Sparse dataset and dataloader

ironv · September 8, 2019, 2:10pm

I am training a set of FF networks on tabular data. The input is a sparse matrix. Here’s the relevant code:

    #training
    self.data_tr = TensorDataset(
            torch.tensor(train_csc.toarray(), dtype=torch.float32, device=self.device),
            torch.tensor(train_pd['is_case'].values, dtype=torch.float32, device=self.device)   #labels
        )
    
    #validation
    self.data_va = TensorDataset(
            torch.tensor(valid_csc.toarray(), dtype=torch.float32, device=self.device),
            torch.tensor(valid_pd['is_case'].values, dtype=torch.float32, device=self.device)   #labels
        )

and used it in the training

    train_ldr = DataLoader(dataset=self.data_tr, batch_size=param['bs'], shuffle=True)
    for X_mb,y_mb in train_ldr:
        yhat_mb = model(X_mb)
        loss = criterion(yhat_mb[:,0], y_mb)
        ...

The dense array is being stored on the GPU and sliced as required. This runs very fast. Unfortunately, a couple of instances are so big that they do not fit on the GPU memory as required in the above approach. For those instances I have the following:

class SparseDataset(Dataset):

    def __init__(self, mat_csc, label, device='cpu'):
        self.dim = mat_csc.shape
        self.device = torch.device(device)
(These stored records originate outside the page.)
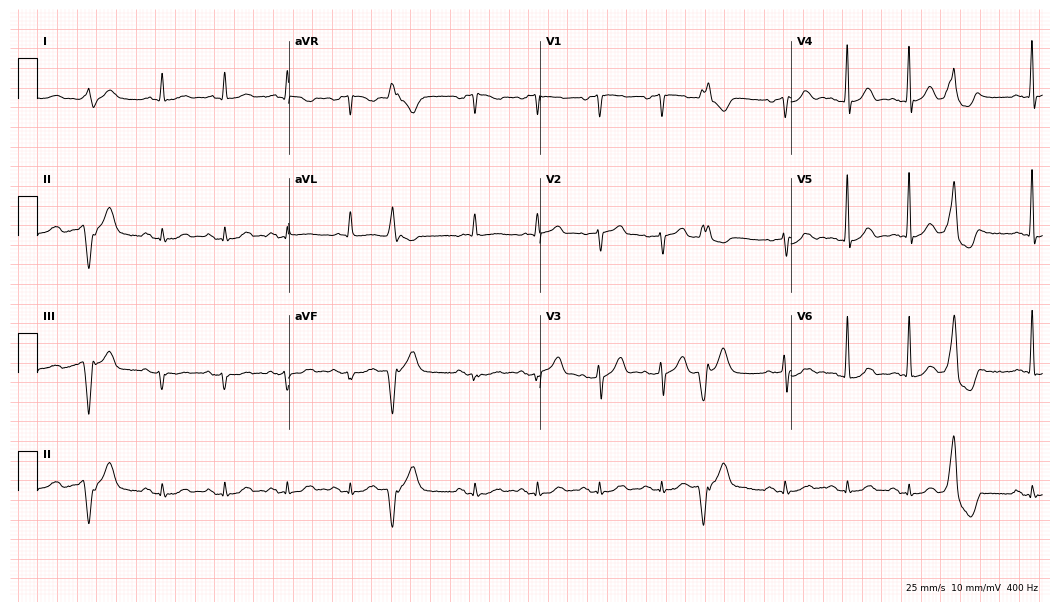
ECG — a man, 75 years old. Screened for six findings — first-degree AV block, right bundle branch block, left bundle branch block, sinus bradycardia, atrial fibrillation, sinus tachycardia — none is recorded.
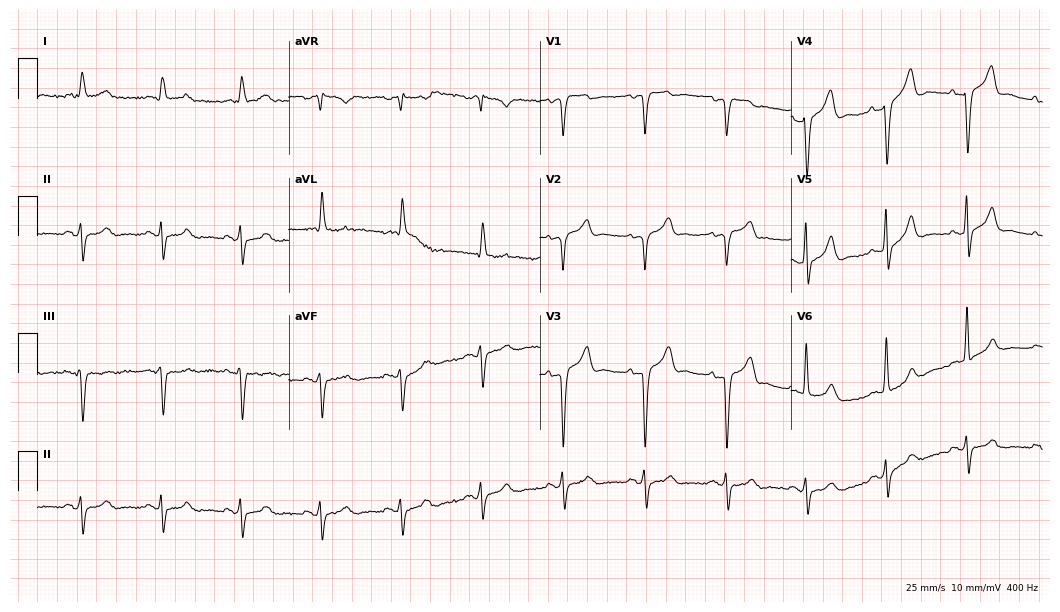
12-lead ECG from a male patient, 76 years old (10.2-second recording at 400 Hz). No first-degree AV block, right bundle branch block, left bundle branch block, sinus bradycardia, atrial fibrillation or sinus tachycardia recorded for this tracing.
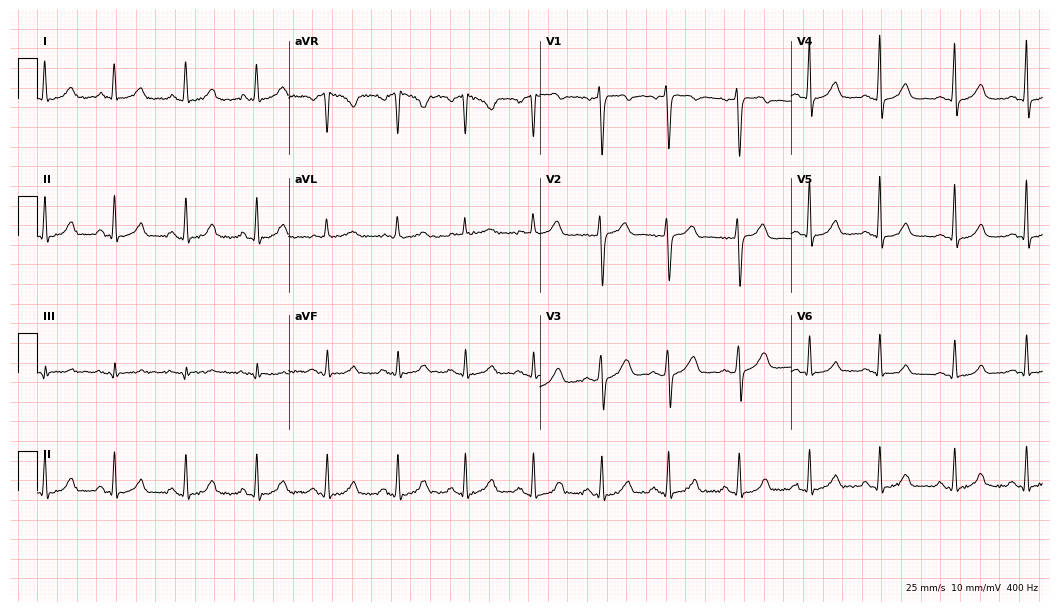
Resting 12-lead electrocardiogram. Patient: a 39-year-old female. Read as a normal ECG.
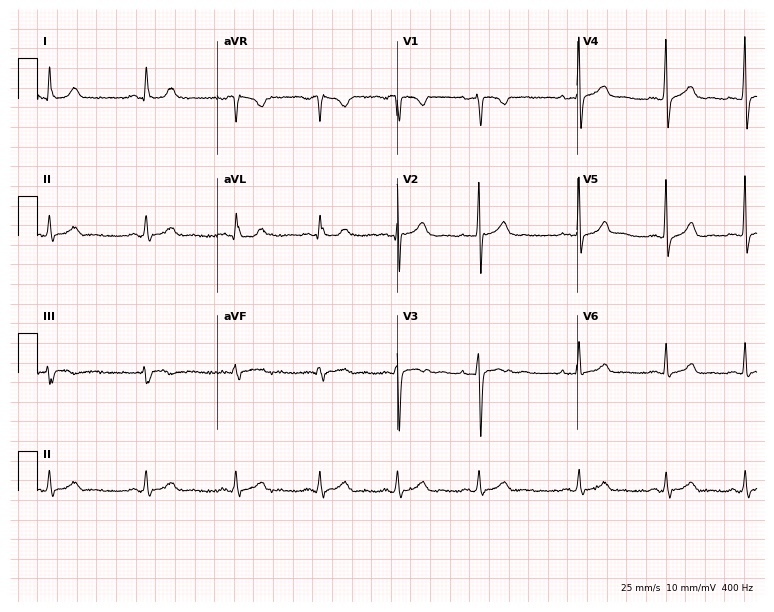
Resting 12-lead electrocardiogram. Patient: a female, 24 years old. None of these six findings is recorded: first-degree AV block, right bundle branch block, left bundle branch block, sinus bradycardia, atrial fibrillation, sinus tachycardia. Other findings, if any, are not listed.
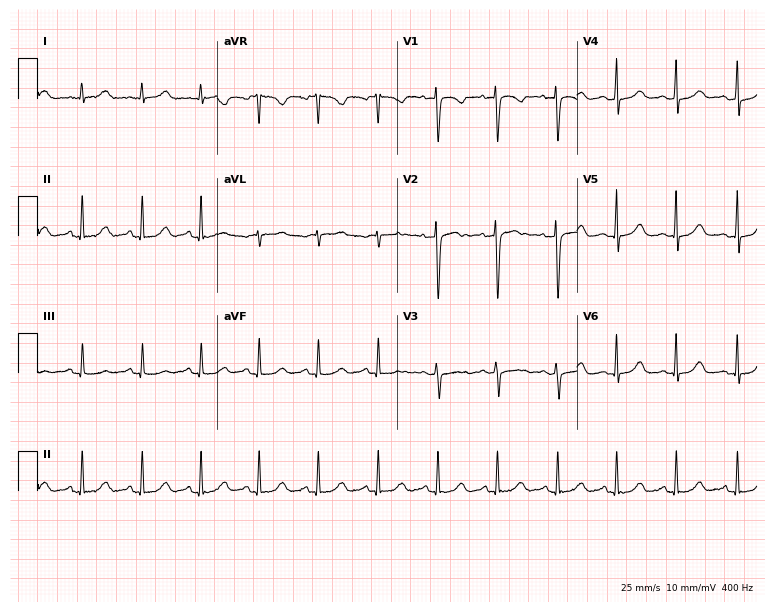
12-lead ECG (7.3-second recording at 400 Hz) from a female, 23 years old. Labelled as a normal ECG.
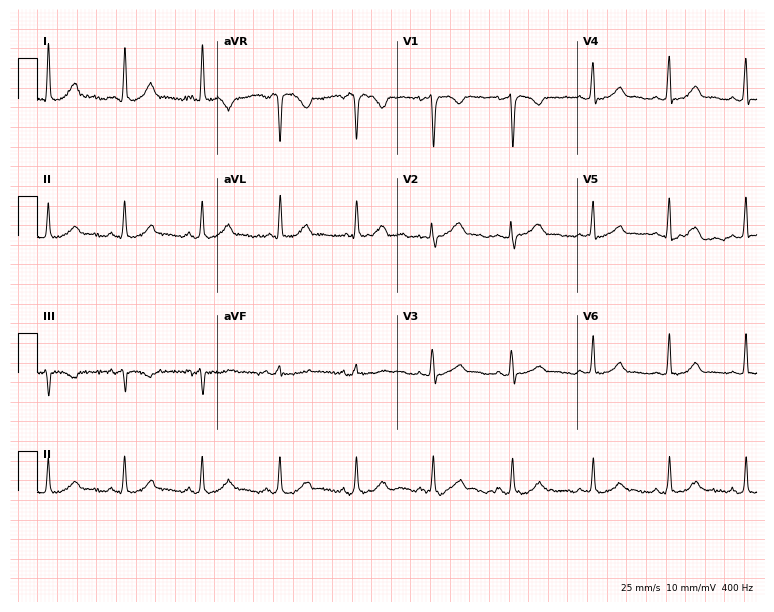
ECG — a 38-year-old female patient. Labelled as a normal ECG.

        csr = mat_csc.tocsr(copy=True)
        self.indptr = torch.tensor(csr.indptr, dtype=torch.int64, device=self.device)
        self.indices = torch.tensor(csr.indices, dtype=torch.int64, device=self.device)
        self.data = torch.tensor(csr.data, dtype=torch.float32, device=self.device)

        self.label = torch.tensor(label, dtype=torch.float32, device=self.device)

    def __len__(self):
        return self.dim[0]

    def __getitem__(self, idx):
        obs = torch.zeros((self.dim[1],), dtype=torch.float32, device=self.device)
        ind1,ind2 = self.indptr[idx],self.indptr[idx+1]
        obs[self.indices[ind1:ind2]] = self.data[ind1:ind2]

        return obs,self.label[idx]

instantiated as

    self.data_tr = SparseDataset(train_csc, train_pd['is_case'].values, device)
    self.data_va = SparseDataset(valid_csc, valid_pd['is_case'].values, device)

and used as

    train_ldr = DataLoader(dataset=self.data_tr, batch_size=param['bs'], shuffle=True, collate_fn=my_collate)
    for X_mb,y_mb in train_ldr:
        yhat_mb = model(X_mb)
        loss = criterion(yhat_mb[:,0], y_mb)
        ....

While this is VERY memory efficient, even on my smallest instance (which fits in the memory), it is 20 times slower than the first approach. I am looking for ideas to make this faster. Thx.

keshav-b · May 25, 2021, 4:00am

I’m using a matrix of size 5k x 90k. When i load treat this as a dense matrix and run a AE network, each epoch took me around 60-65 sec. But using your sparse matrix dataloader approach took me about 15-16 secs only. Looks like it works ?